* _ASSIGNED TASK_
From the first line to the last, please reproduce the material exactly, skipping the pictures.

──────── DATASET RECORDS ────────

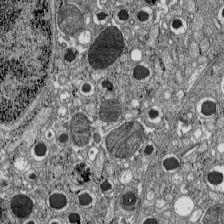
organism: C57BL Mouse
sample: Pancreatic islet
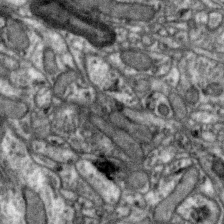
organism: Zebra finch
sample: Brain
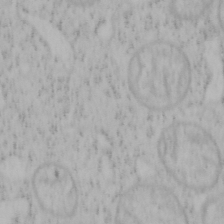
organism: Mouse
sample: OT-I killer T cells with ID8 ovarian cancer cells
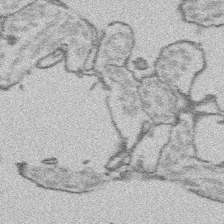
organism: Platynereis dumerilii
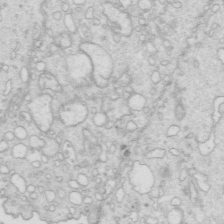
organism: Mouse
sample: Multiciliated cells
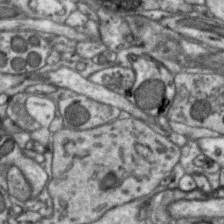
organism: Zebra finch
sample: Brain
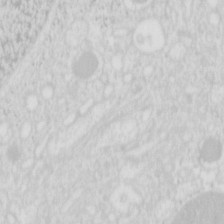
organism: Mouse
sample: Pancreas
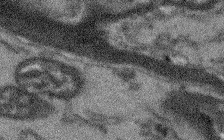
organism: Arabidopsis thaliana
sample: Root tip
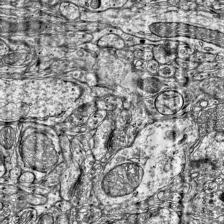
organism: Mouse
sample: Visual Cortex
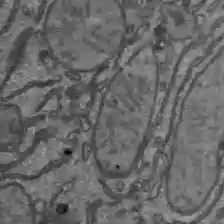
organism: C57BL Mouse
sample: Liver
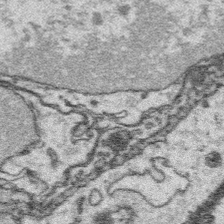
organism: Platynereis dumerilii
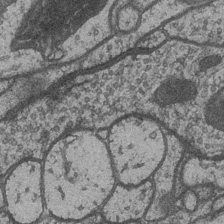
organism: Drosophila
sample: Optic medulla
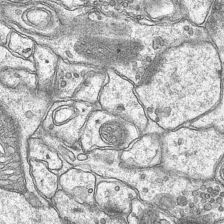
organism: Mouse
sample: CA1 Hippocampus
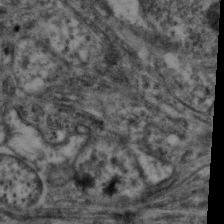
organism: Mouse
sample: Neocortex
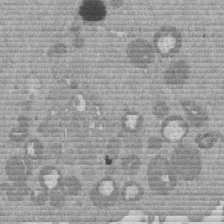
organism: Mouse
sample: Dividing mouse embryo 1 cell stage
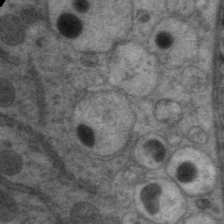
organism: C. elegans
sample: Pharynx
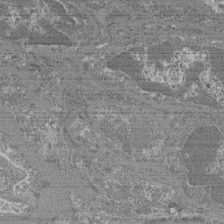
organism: Mouse
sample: Glomerulus
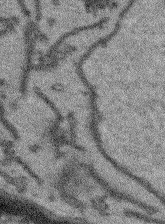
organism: Arabidopsis thaliana
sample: Root tip
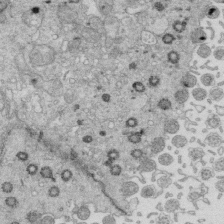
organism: Mouse
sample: Multiciliated cells
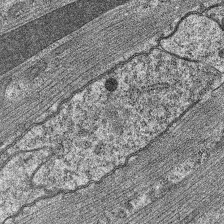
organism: C. elegans
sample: Pharynx
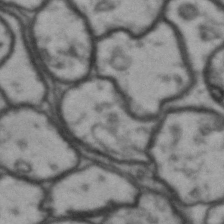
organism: Drosophila
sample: Brain
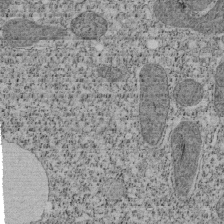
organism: Tetrahymena
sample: Cilia in tetrahymena
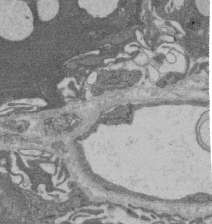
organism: Rat
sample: Salivary granule
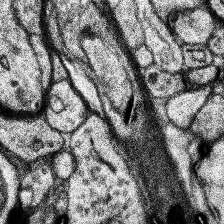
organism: Human
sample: Temporal Lobe
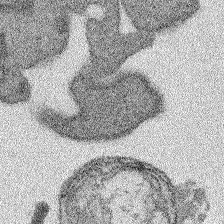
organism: Human
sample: HeLa cells
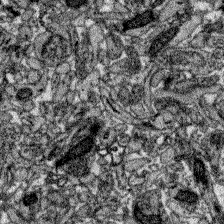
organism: Zebrafish
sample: Larval olfactory bulb
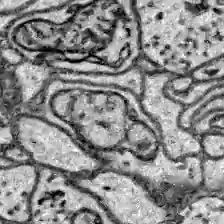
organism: Zebrafish
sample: Brain
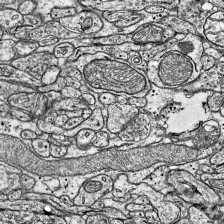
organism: Mouse
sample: Visual Cortex
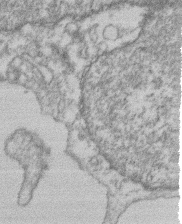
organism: Mouse
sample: T cell stromal cell synapse
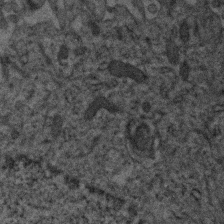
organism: Human
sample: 1205lu cells
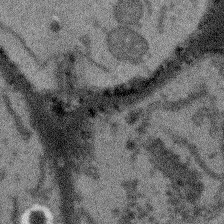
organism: Arabidopsis thaliana
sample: Root tip
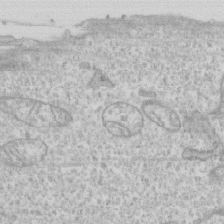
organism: Human
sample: CRL-1474
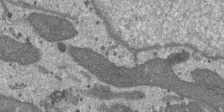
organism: Human
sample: Lung epithelial cells infected with SARS-CoV-2
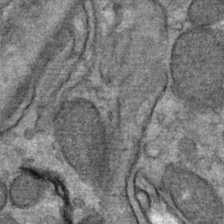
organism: Mouse
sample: Mouse Salivary gland
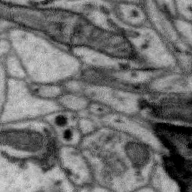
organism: Zebra finch
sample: Brain
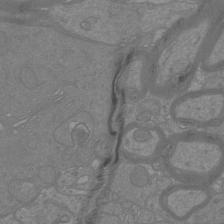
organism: Mouse
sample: Cortical neurons
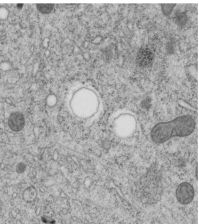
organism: C. elegans
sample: C. elegans embryo early stage
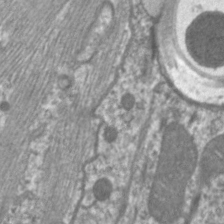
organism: C. elegans
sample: Pharynx
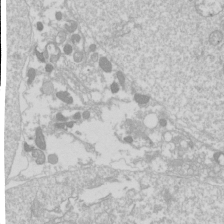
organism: Drosophila
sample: Cell division; meiosis; drosophila spermatocytes
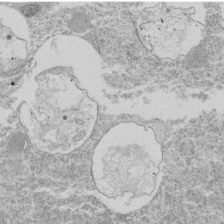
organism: Tetrahymena
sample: Cilia in tetrahymena
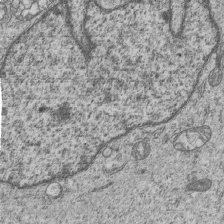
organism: Human
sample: MDA-MB-231 cells
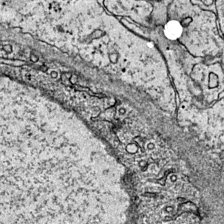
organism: Mouse
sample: Primary visual cortex
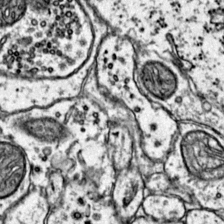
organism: Mouse
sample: Primary visual cortex
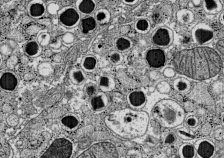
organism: C57BL Mouse
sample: Pancreatic islet
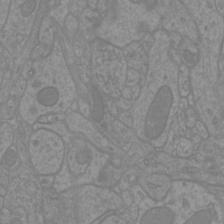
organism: Mouse
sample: Cortical neurons
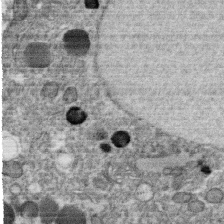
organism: C. elegans
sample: C. elegans oocyte; sperm cells
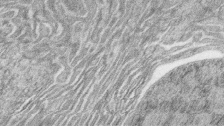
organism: Zebrafish
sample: synaptic ribbons in rod cells and cone cells
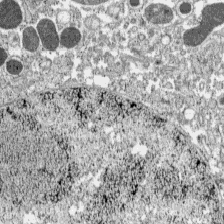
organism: C57BL Mouse
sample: Pancreatic islet
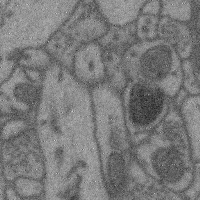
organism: Mouse
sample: Cerebral cortex
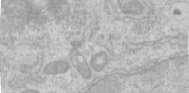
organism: Human
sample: Centriole in RPE cells
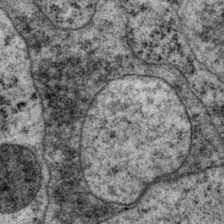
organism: P. pacificus
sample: Pharynx
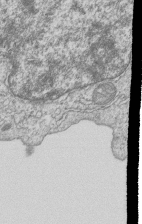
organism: Human
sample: MDA-MB-231 cells
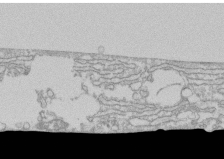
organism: Human
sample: CRL-1474
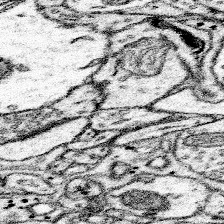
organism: Mouse
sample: Somatosensory cortex neuropil
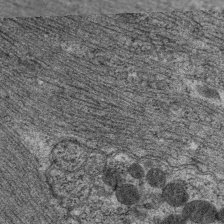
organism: C. elegans
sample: Pharynx
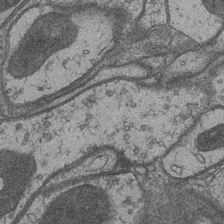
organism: Drosophila
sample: Optic medulla
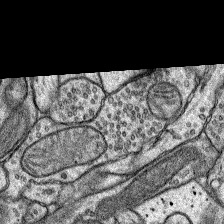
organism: Rat
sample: Hippocampus
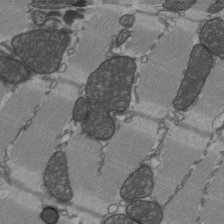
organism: C57BL Mouse
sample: Heart
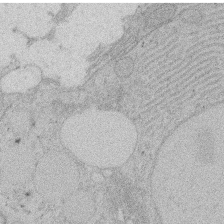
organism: Rat
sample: Salivary granule
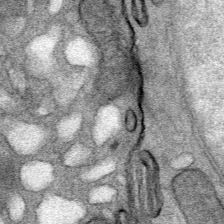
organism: Mouse
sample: Mouse Salivary gland
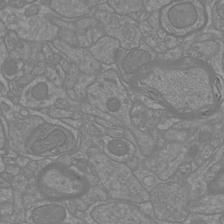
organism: Mouse
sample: Cortical neurons
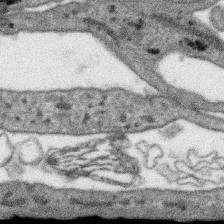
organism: Human
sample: Lung epithelial cells infected with SARS-CoV-2
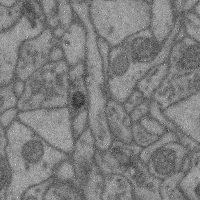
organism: Mouse
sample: Cerebral cortex
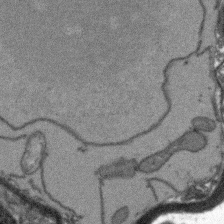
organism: Arabidopsis thaliana
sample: Root tip
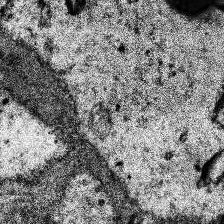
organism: Human
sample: Temporal Lobe
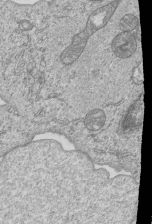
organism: Human
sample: MDA-MB-231 cells
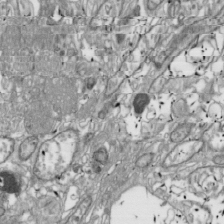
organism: Drosophila
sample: Cell division; meiosis; drosophila spermatocytes
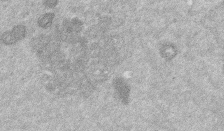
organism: Mouse
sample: Dividing mouse embryo 1 cell stage
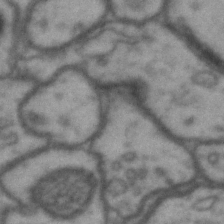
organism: Drosophila
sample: Brain
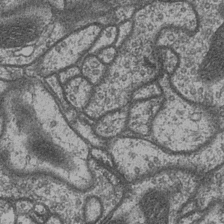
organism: Drosophila
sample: Optic medulla
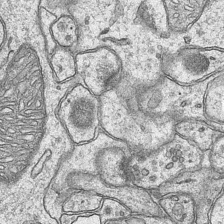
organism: Mouse
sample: CA1 Hippocampus
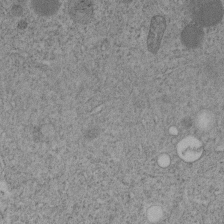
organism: C. elegans
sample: C. elegans embryo early stage
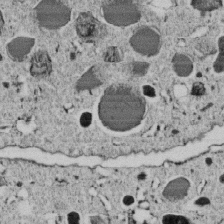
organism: C. elegans
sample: C. elegans embryo early stage
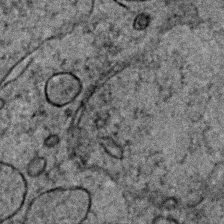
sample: Trachea
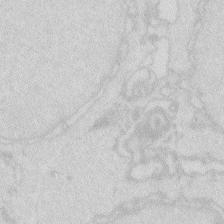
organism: Zebrafish
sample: Macrophage
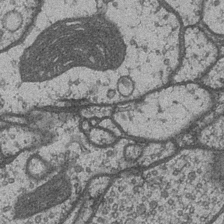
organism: Drosophila
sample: Optic medulla
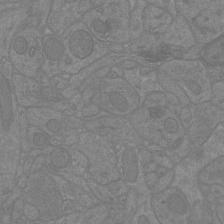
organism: Mouse
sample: Cortical neurons
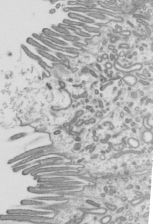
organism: Mouse
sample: Mouse epididymis efferent ductule cilia
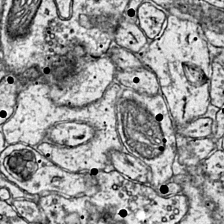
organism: Mouse
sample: Primary visual cortex
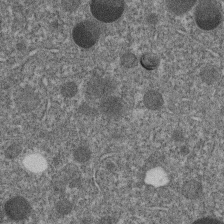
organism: C. elegans
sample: C. elegans embryo early stage
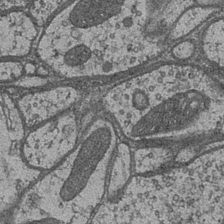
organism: Drosophila
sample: Optic medulla
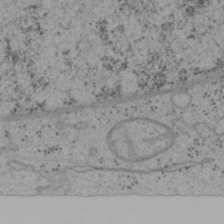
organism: Human
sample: HeLa cells
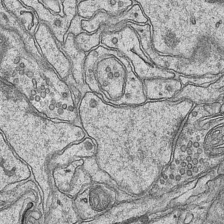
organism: Mouse
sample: CA1 Hippocampus
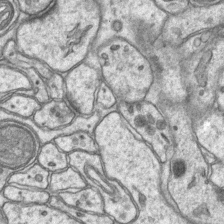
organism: Mouse
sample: CA1 Hippocampus
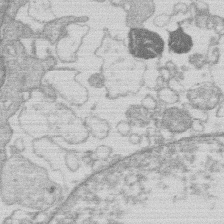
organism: Human
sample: Macrophage cells
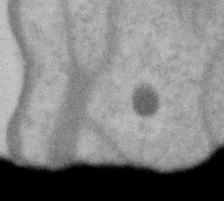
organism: Gemmata obscuriglobus

────────

* _EXERCISE ANSWER_
organism: C57BL Mouse
sample: Pancreatic islet
organism: Zebra finch
sample: Brain
organism: Mouse
sample: OT-I killer T cells with ID8 ovarian cancer cells
organism: Platynereis dumerilii
organism: Mouse
sample: Multiciliated cells
organism: Zebra finch
sample: Brain
organism: Mouse
sample: Pancreas
organism: Arabidopsis thaliana
sample: Root tip
organism: Mouse
sample: Visual Cortex
organism: C57BL Mouse
sample: Liver
organism: Platynereis dumerilii
organism: Drosophila
sample: Optic medulla
organism: Mouse
sample: CA1 Hippocampus
organism: Mouse
sample: Neocortex
organism: Mouse
sample: Dividing mouse embryo 1 cell stage
organism: C. elegans
sample: Pharynx
organism: Mouse
sample: Glomerulus
organism: Arabidopsis thaliana
sample: Root tip
organism: Mouse
sample: Multiciliated cells
organism: C. elegans
sample: Pharynx
organism: Drosophila
sample: Brain
organism: Tetrahymena
sample: Cilia in tetrahymena
organism: Rat
sample: Salivary granule
organism: Human
sample: Temporal Lobe
organism: Human
sample: HeLa cells
organism: Zebrafish
sample: Larval olfactory bulb
organism: Zebrafish
sample: Brain
organism: Mouse
sample: Visual Cortex
organism: Mouse
sample: T cell stromal cell synapse
organism: Human
sample: 1205lu cells
organism: Arabidopsis thaliana
sample: Root tip
organism: Human
sample: CRL-1474
organism: Human
sample: Lung epithelial cells infected with SARS-CoV-2
organism: Mouse
sample: Mouse Salivary gland
organism: Zebra finch
sample: Brain
organism: Mouse
sample: Cortical neurons
organism: C. elegans
sample: C. elegans embryo early stage
organism: C. elegans
sample: Pharynx
organism: Drosophila
sample: Cell division; meiosis; drosophila spermatocytes
organism: Tetrahymena
sample: Cilia in tetrahymena
organism: Human
sample: MDA-MB-231 cells
organism: Mouse
sample: Primary visual cortex
organism: Mouse
sample: Primary visual cortex
organism: C57BL Mouse
sample: Pancreatic islet
organism: Mouse
sample: Cortical neurons
organism: C. elegans
sample: C. elegans oocyte; sperm cells
organism: Zebrafish
sample: synaptic ribbons in rod cells and cone cells
organism: C57BL Mouse
sample: Pancreatic islet
organism: Mouse
sample: Cerebral cortex
organism: Human
sample: Centriole in RPE cells
organism: P. pacificus
sample: Pharynx
organism: Human
sample: MDA-MB-231 cells
organism: Human
sample: CRL-1474
organism: Mouse
sample: Somatosensory cortex neuropil
organism: C. elegans
sample: Pharynx
organism: Drosophila
sample: Optic medulla
organism: Rat
sample: Hippocampus
organism: C57BL Mouse
sample: Heart
organism: Rat
sample: Salivary granule
organism: Mouse
sample: Mouse Salivary gland
organism: Mouse
sample: Cortical neurons
organism: Human
sample: Lung epithelial cells infected with SARS-CoV-2
organism: Mouse
sample: Cerebral cortex
organism: Arabidopsis thaliana
sample: Root tip
organism: Human
sample: Temporal Lobe
organism: Human
sample: MDA-MB-231 cells
organism: Drosophila
sample: Cell division; meiosis; drosophila spermatocytes
organism: Mouse
sample: Dividing mouse embryo 1 cell stage
organism: Drosophila
sample: Brain
organism: Drosophila
sample: Optic medulla
organism: Mouse
sample: CA1 Hippocampus
organism: C. elegans
sample: C. elegans embryo early stage
organism: C. elegans
sample: C. elegans embryo early stage
sample: Trachea
organism: Zebrafish
sample: Macrophage
organism: Drosophila
sample: Optic medulla
organism: Mouse
sample: Cortical neurons
organism: Mouse
sample: Mouse epididymis efferent ductule cilia
organism: Mouse
sample: Primary visual cortex
organism: C. elegans
sample: C. elegans embryo early stage
organism: Drosophila
sample: Optic medulla
organism: Human
sample: HeLa cells
organism: Mouse
sample: CA1 Hippocampus
organism: Mouse
sample: CA1 Hippocampus
organism: Human
sample: Macrophage cells
organism: Gemmata obscuriglobus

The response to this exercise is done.